» Records contained in a dataset
═══

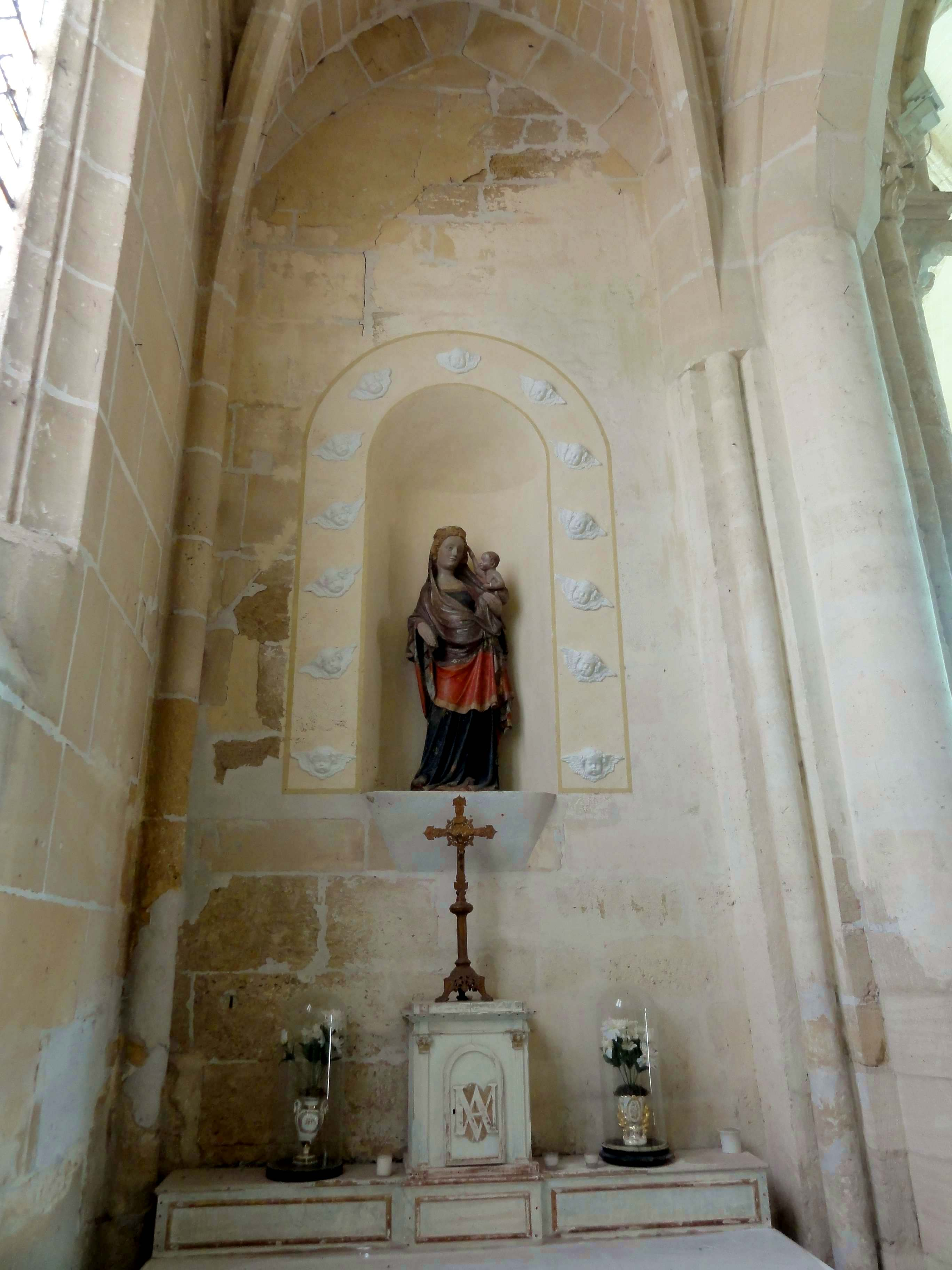 Intérieur de l'église (voir titre).
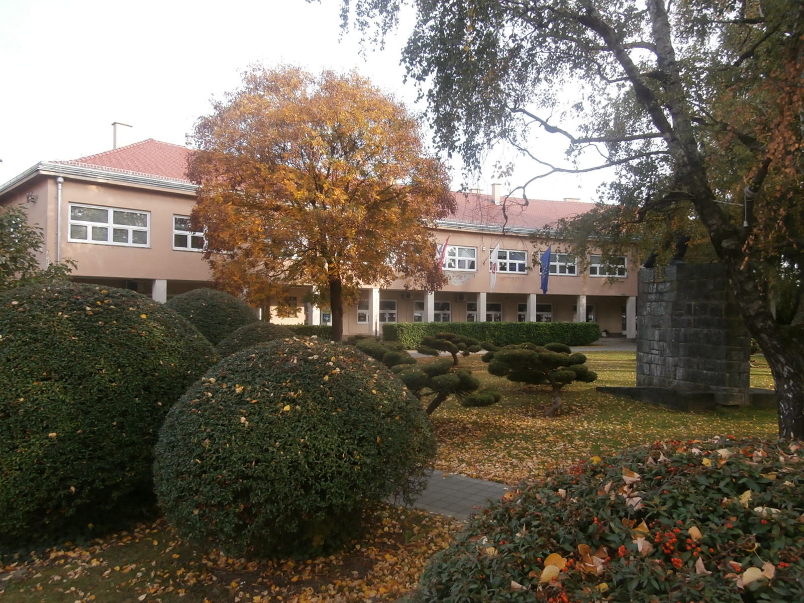 Sveti Ivan Zelina - zgrada gradskog poglavarstva
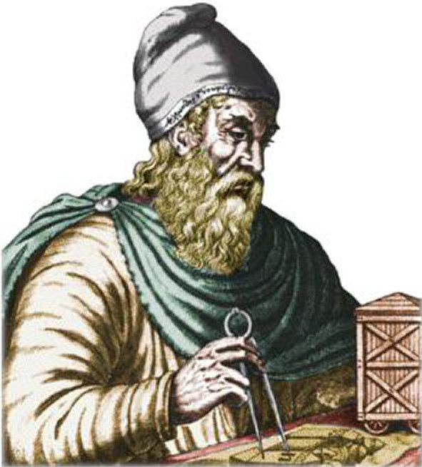 Beschreibung: Archimedes, mittelalterliches Idealportrait aus der deutschen Wikipedia: (Löschen) (Aktuell) 20:40, 2. Dez 2004 . . Bender235 (Diskussion) . . 205 x 245 (20525 Byte) (Link gefunden im Artikel, UHR unklar)
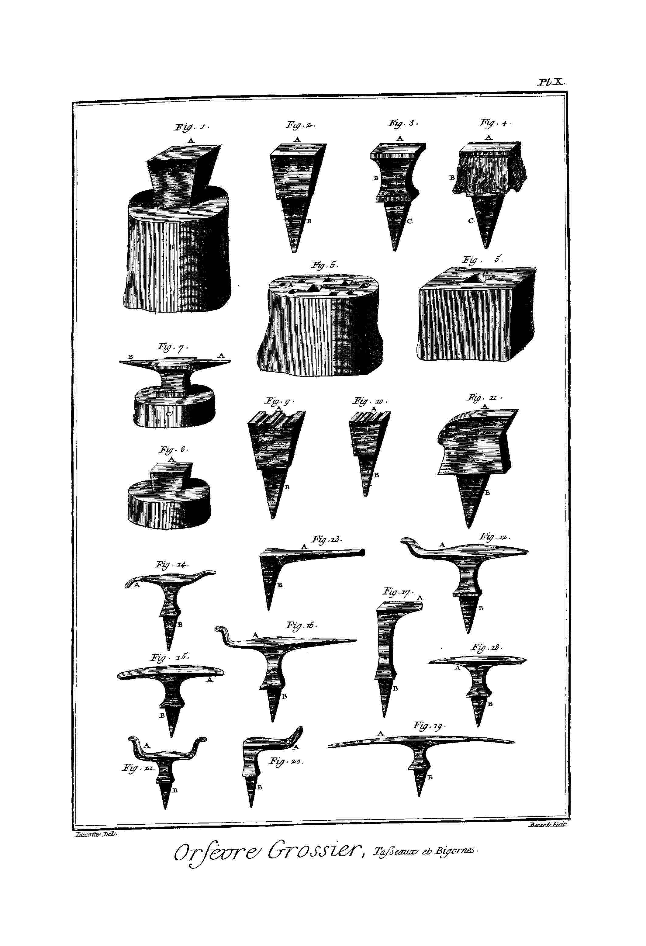 orfèvre 10: orfèvre grossier, tasseaux et bigornes
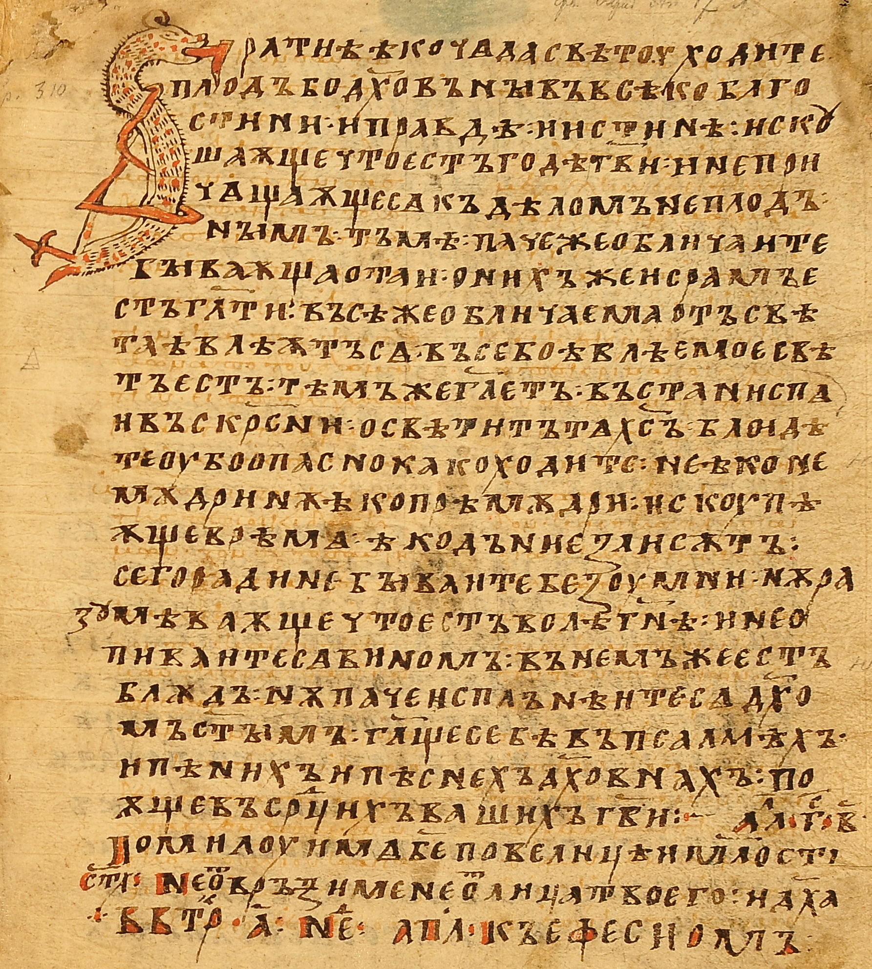 Слепченски апостол
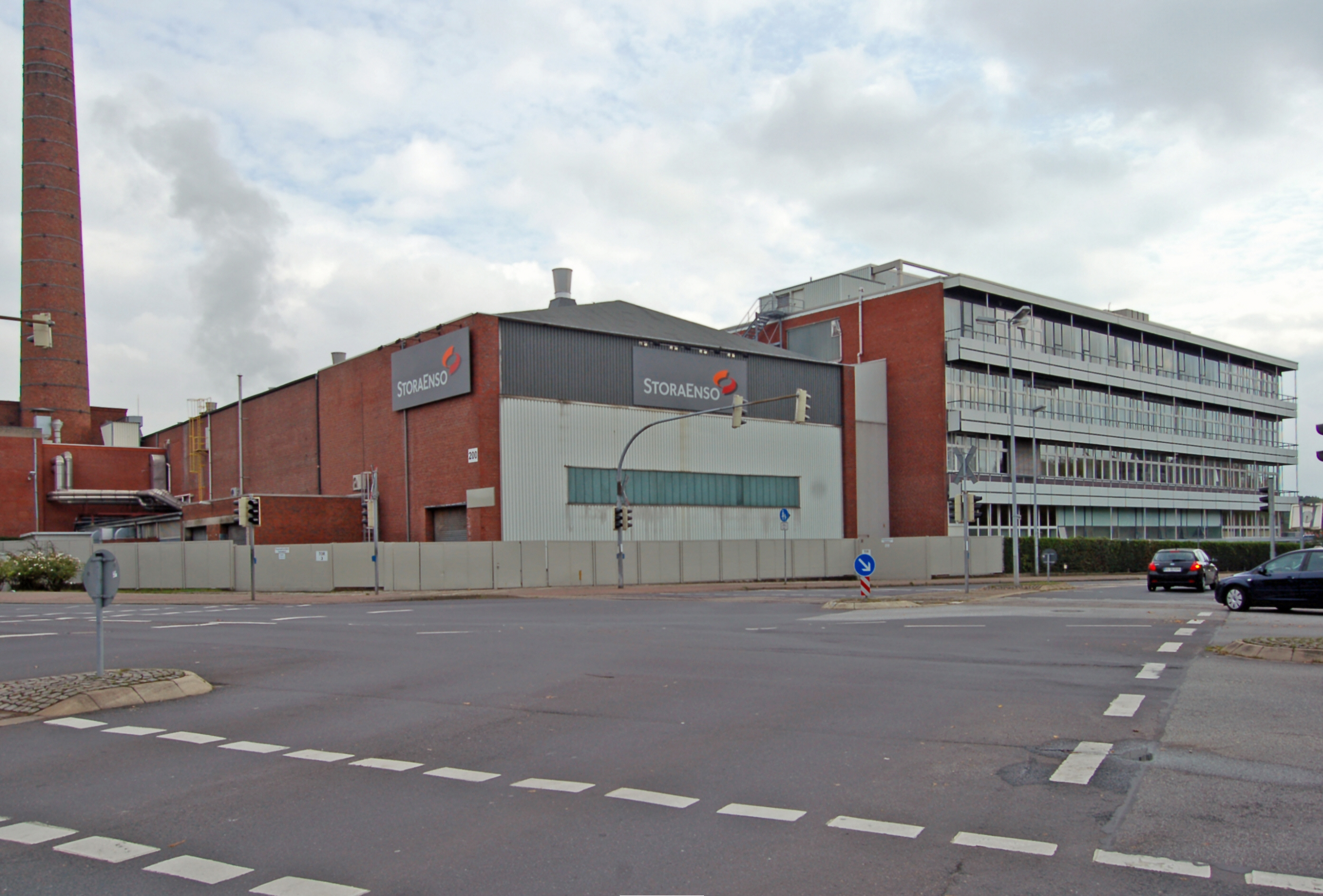 Die StoraEnso Paperfabrik in Uetersen.
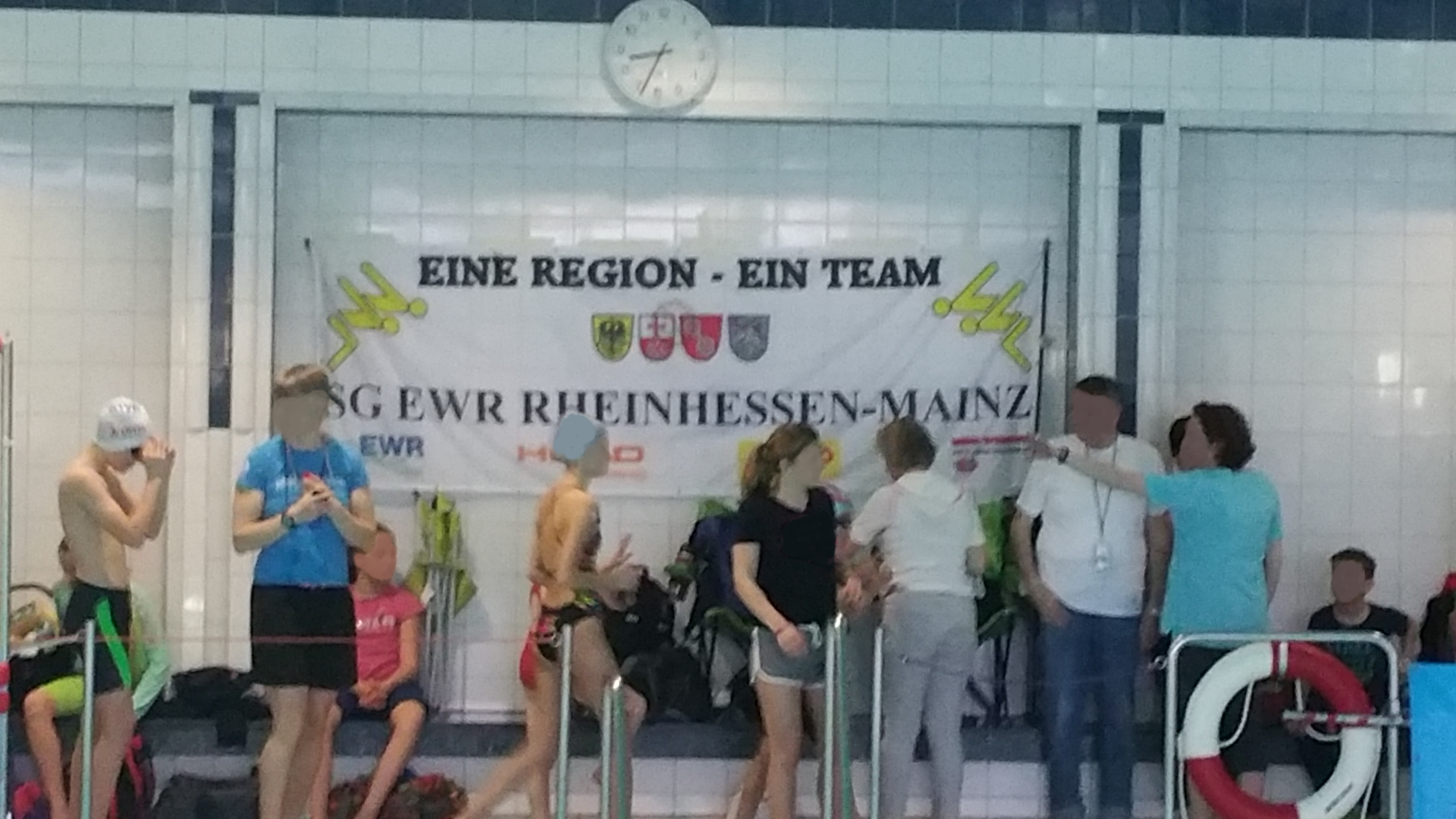 Eine Region - ein Team! Banner beim Wettkampf
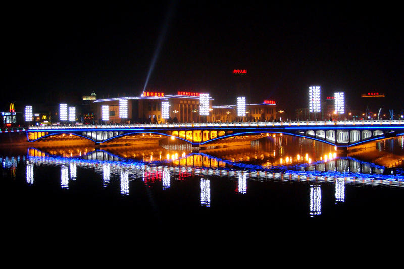 河北省张家口市清水河上桥梁之通桥。
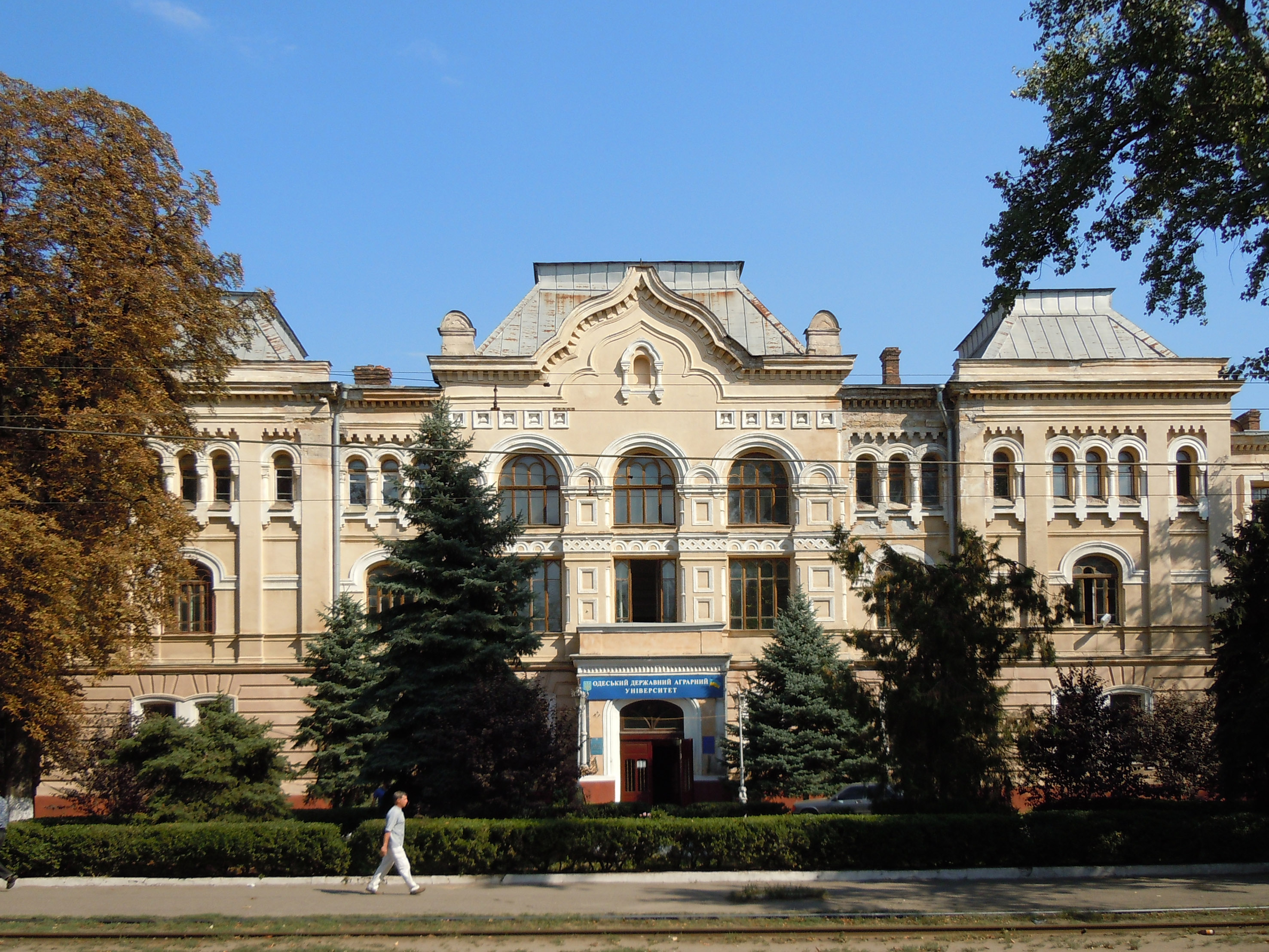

═══

» THE PROBLEM
Your copy should hold all the data word for word. It should hold no pictures.

» YOUR RESPONSE
 Intérieur de l'église (voir titre).
 Sveti Ivan Zelina - zgrada gradskog poglavarstva
 Beschreibung: Archimedes, mittelalterliches Idealportrait aus der deutschen Wikipedia: (Löschen) (Aktuell) 20:40, 2. Dez 2004 . . Bender235 (Diskussion) . . 205 x 245 (20525 Byte) (Link gefunden im Artikel, UHR unklar)
 orfèvre 10: orfèvre grossier, tasseaux et bigornes
 Слепченски апостол
 Die StoraEnso Paperfabrik in Uetersen.
 Eine Region - ein Team! Banner beim Wettkampf
 河北省张家口市清水河上桥梁之通桥。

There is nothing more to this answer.